The main advantage of trading using opposite Cognizant Technology and ANGLE Plc positions is that it hedges away some unsystematic risk. Because of two separate transactions, even if Cognizant Technology position performs unexpectedly, ANGLE Plc can make up some of the losses. Pair trading also minimizes risk from directional movements in the market. For example, if an entire industry or sector drops because of unexpected headlines, the short position in ANGLE Plc will offset losses from the drop in ANGLE Plc's long position.

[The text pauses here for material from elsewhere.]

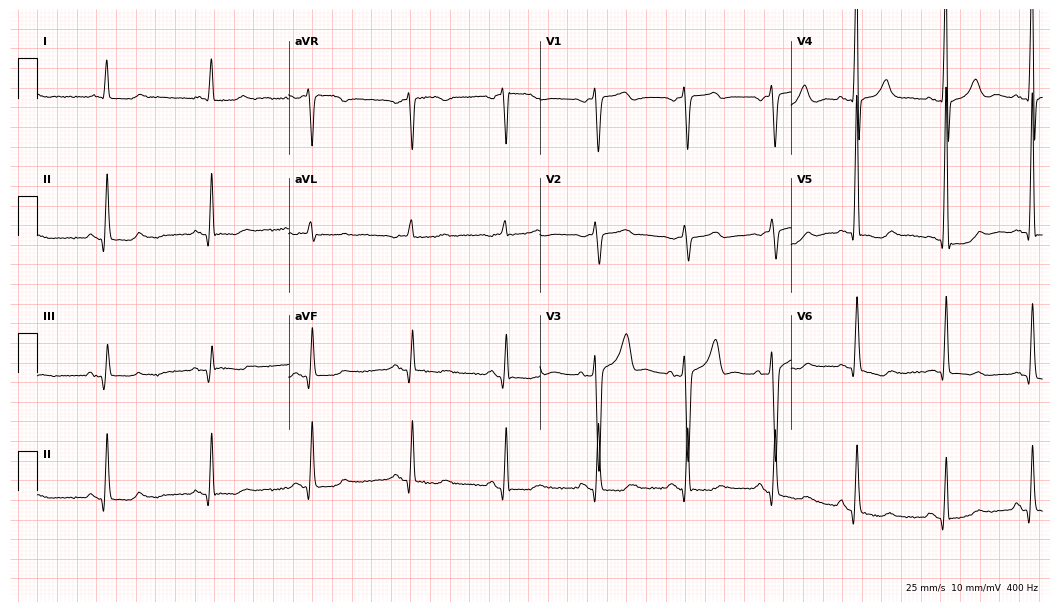
Standard 12-lead ECG recorded from a 69-year-old male patient (10.2-second recording at 400 Hz). None of these six findings is recorded: first-degree AV block, right bundle branch block, left bundle branch block, sinus bradycardia, atrial fibrillation, sinus tachycardia.

The idea behind Cognizant Technology Solutions and ANGLE plc pairs trading is to make the combined position market-neutral, meaning the overall market's direction will not affect its win or loss (or potential downside or upside). This can be achieved by designing a pairs trade with two highly correlated stocks or equities that operate in a similar space or sector, making it possible to obtain profits through simple and relatively low-risk investment.
Check out your portfolio center.
Note that this page's information should be used as a complementary analysis to find the right mix of equity instruments to add to your existing portfolios or create a brand new portfolio. You can also try the Fundamental Analysis module to view fundamental data based on most recent published financial statements.